**DESCRIPTION OF THE TASK:**
Leaving the images aside, print every record in the material exactly.

**MATERIAL PROVIDED:**
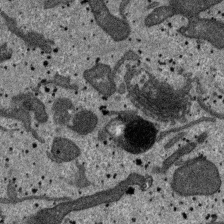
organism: Human
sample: Lung epithelial cells, uninfected (mock) control
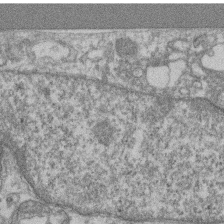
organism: Mouse
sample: T cell stromal cell synapse
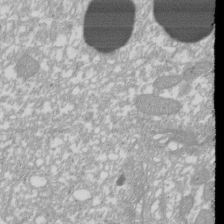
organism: Xenopus
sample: Cilia; centrioles in frog embryo cells
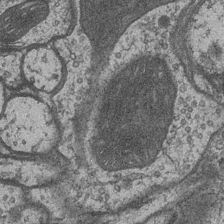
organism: Drosophila
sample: Optic medulla
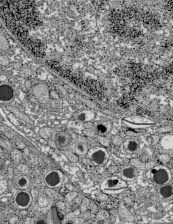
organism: C57BL Mouse
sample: Pancreatic islet
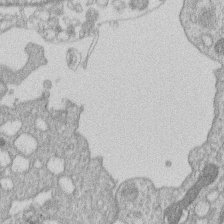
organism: Human
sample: Macrophage cells
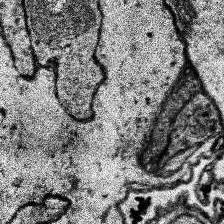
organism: Human
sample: Temporal Lobe
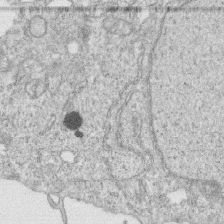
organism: Human
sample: HeLa cell HIV synapse
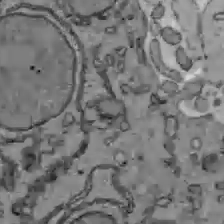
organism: C57BL Mouse
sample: Liver
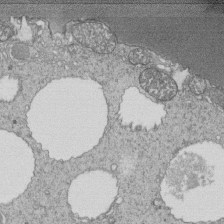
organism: Tetrahymena
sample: Cilia in tetrahymena
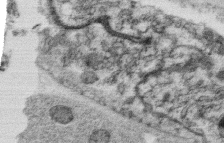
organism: C. elegans
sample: C. elegans oocyte; sperm cells
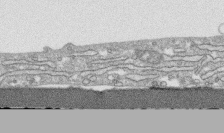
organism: Human
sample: CRL-1474
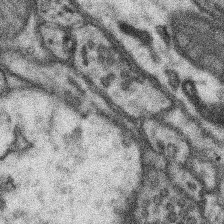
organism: Mouse
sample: Somatosensory cortex neuropil
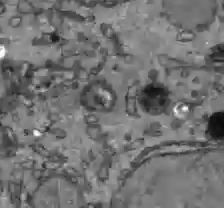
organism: C57BL Mouse
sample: Liver
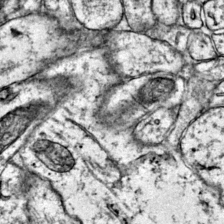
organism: Mouse
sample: Primary visual cortex
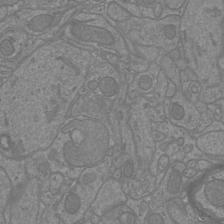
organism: Mouse
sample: Cortical neurons
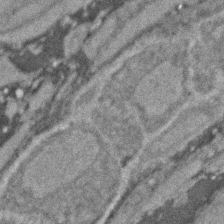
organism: Zebrafish
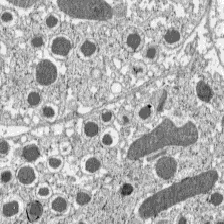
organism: C57BL Mouse
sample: Pancreatic islet
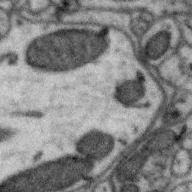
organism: Zebra finch
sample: Brain
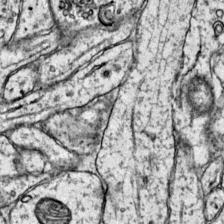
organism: Mouse
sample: Primary visual cortex
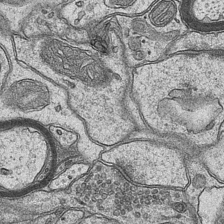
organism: Mouse
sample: CA1 Hippocampus
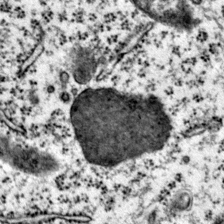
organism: Mouse
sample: Primary visual cortex
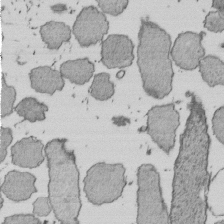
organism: E. coli
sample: Bacterial nucleoid
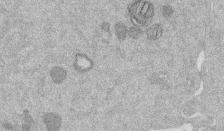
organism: Mouse
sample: Dividing mouse embryo 1 cell stage
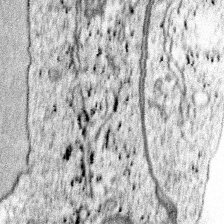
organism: Human
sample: HeLa cells
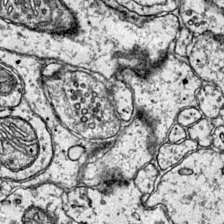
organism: Mouse
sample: Primary visual cortex
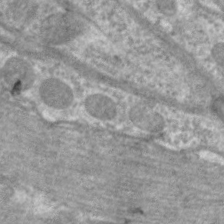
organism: C. elegans
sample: Pharynx
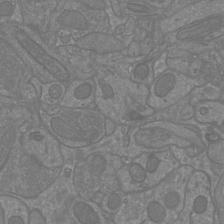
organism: Mouse
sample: Cortical neurons
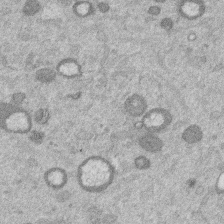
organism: Mouse
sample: Dividing mouse embryo 1 cell stage
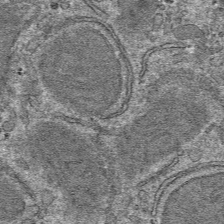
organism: Mouse
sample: Mouse hepatocytes
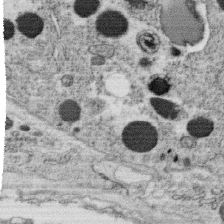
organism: C. elegans
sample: C. elegans oocyte; sperm cells
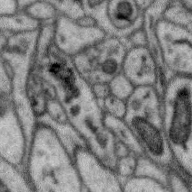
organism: Zebra finch
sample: Brain
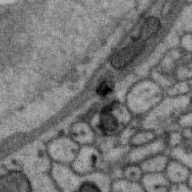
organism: Zebra finch
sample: Brain
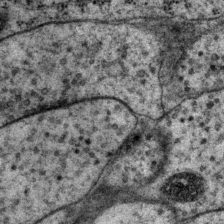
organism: P. pacificus
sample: Pharynx
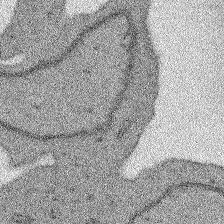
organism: Human
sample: HeLa cells
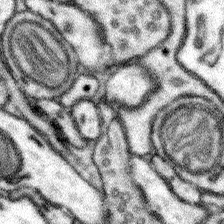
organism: Mouse
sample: Somatosensory cortex neuropil
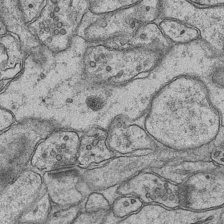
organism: Mouse
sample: CA1 Hippocampus
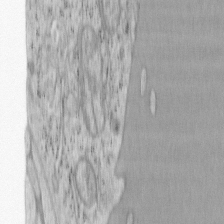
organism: Human
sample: HeLa cells
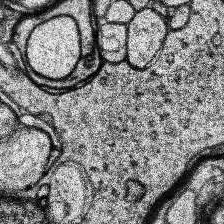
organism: Human
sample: Temporal Lobe
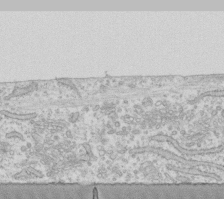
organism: Human
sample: Fibroblast cells
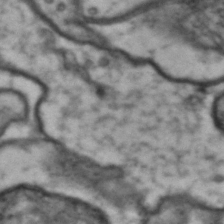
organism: Drosophila
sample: Brain
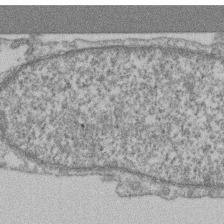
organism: Mouse
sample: T cell stromal cell synapse
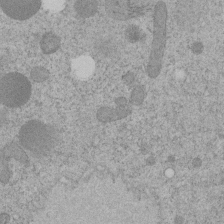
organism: C. elegans
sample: C. elegans embryo early stage
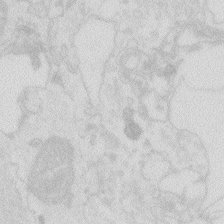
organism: Zebrafish
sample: Macrophage
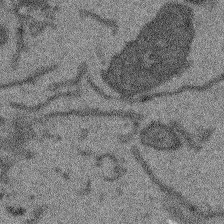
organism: Arabidopsis thaliana
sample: Root tip
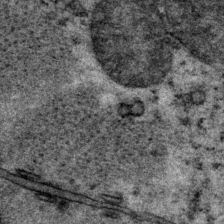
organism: P. pacificus
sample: Pharynx
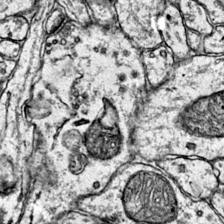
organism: Mouse
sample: Primary visual cortex
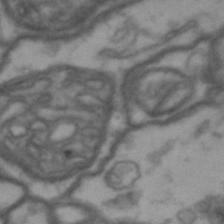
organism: Drosophila
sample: Brain
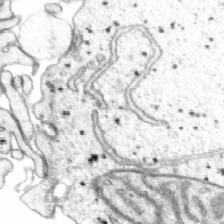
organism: Human
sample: HeLa cells
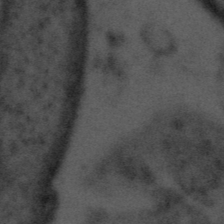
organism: Tuwongella immobilis
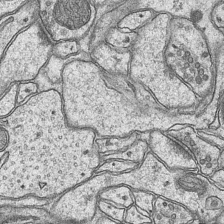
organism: Mouse
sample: CA1 Hippocampus
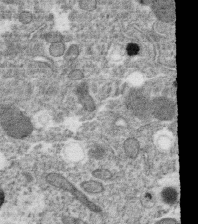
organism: C. elegans
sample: C. elegans oocyte; sperm cells
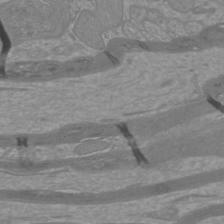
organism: Mouse
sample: Cortical neurons
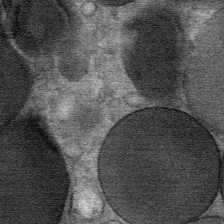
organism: Mouse
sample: Mouse Salivary gland
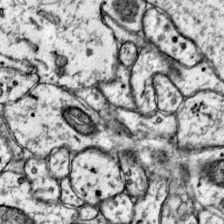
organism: Mouse
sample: Primary visual cortex
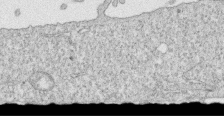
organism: Human
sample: HeLa cell HIV synapse
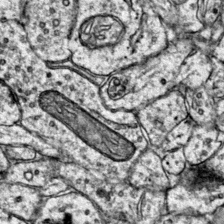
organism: Mouse
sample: Primary visual cortex
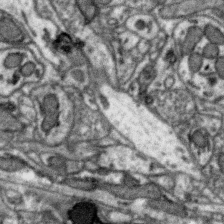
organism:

**FINISHED EXERCISE:**
organism: Human
sample: Lung epithelial cells, uninfected (mock) control
organism: Mouse
sample: T cell stromal cell synapse
organism: Xenopus
sample: Cilia; centrioles in frog embryo cells
organism: Drosophila
sample: Optic medulla
organism: C57BL Mouse
sample: Pancreatic islet
organism: Human
sample: Macrophage cells
organism: Human
sample: Temporal Lobe
organism: Human
sample: HeLa cell HIV synapse
organism: C57BL Mouse
sample: Liver
organism: Tetrahymena
sample: Cilia in tetrahymena
organism: C. elegans
sample: C. elegans oocyte; sperm cells
organism: Human
sample: CRL-1474
organism: Mouse
sample: Somatosensory cortex neuropil
organism: C57BL Mouse
sample: Liver
organism: Mouse
sample: Primary visual cortex
organism: Mouse
sample: Cortical neurons
organism: Zebrafish
organism: C57BL Mouse
sample: Pancreatic islet
organism: Zebra finch
sample: Brain
organism: Mouse
sample: Primary visual cortex
organism: Mouse
sample: CA1 Hippocampus
organism: Mouse
sample: Primary visual cortex
organism: E. coli
sample: Bacterial nucleoid
organism: Mouse
sample: Dividing mouse embryo 1 cell stage
organism: Human
sample: HeLa cells
organism: Mouse
sample: Primary visual cortex
organism: C. elegans
sample: Pharynx
organism: Mouse
sample: Cortical neurons
organism: Mouse
sample: Dividing mouse embryo 1 cell stage
organism: Mouse
sample: Mouse hepatocytes
organism: C. elegans
sample: C. elegans oocyte; sperm cells
organism: Zebra finch
sample: Brain
organism: Zebra finch
sample: Brain
organism: P. pacificus
sample: Pharynx
organism: Human
sample: HeLa cells
organism: Mouse
sample: Somatosensory cortex neuropil
organism: Mouse
sample: CA1 Hippocampus
organism: Human
sample: HeLa cells
organism: Human
sample: Temporal Lobe
organism: Human
sample: Fibroblast cells
organism: Drosophila
sample: Brain
organism: Mouse
sample: T cell stromal cell synapse
organism: C. elegans
sample: C. elegans embryo early stage
organism: Zebrafish
sample: Macrophage
organism: Arabidopsis thaliana
sample: Root tip
organism: P. pacificus
sample: Pharynx
organism: Mouse
sample: Primary visual cortex
organism: Drosophila
sample: Brain
organism: Human
sample: HeLa cells
organism: Tuwongella immobilis
organism: Mouse
sample: CA1 Hippocampus
organism: C. elegans
sample: C. elegans oocyte; sperm cells
organism: Mouse
sample: Cortical neurons
organism: Mouse
sample: Mouse Salivary gland
organism: Mouse
sample: Primary visual cortex
organism: Human
sample: HeLa cell HIV synapse
organism: Mouse
sample: Primary visual cortex
organism:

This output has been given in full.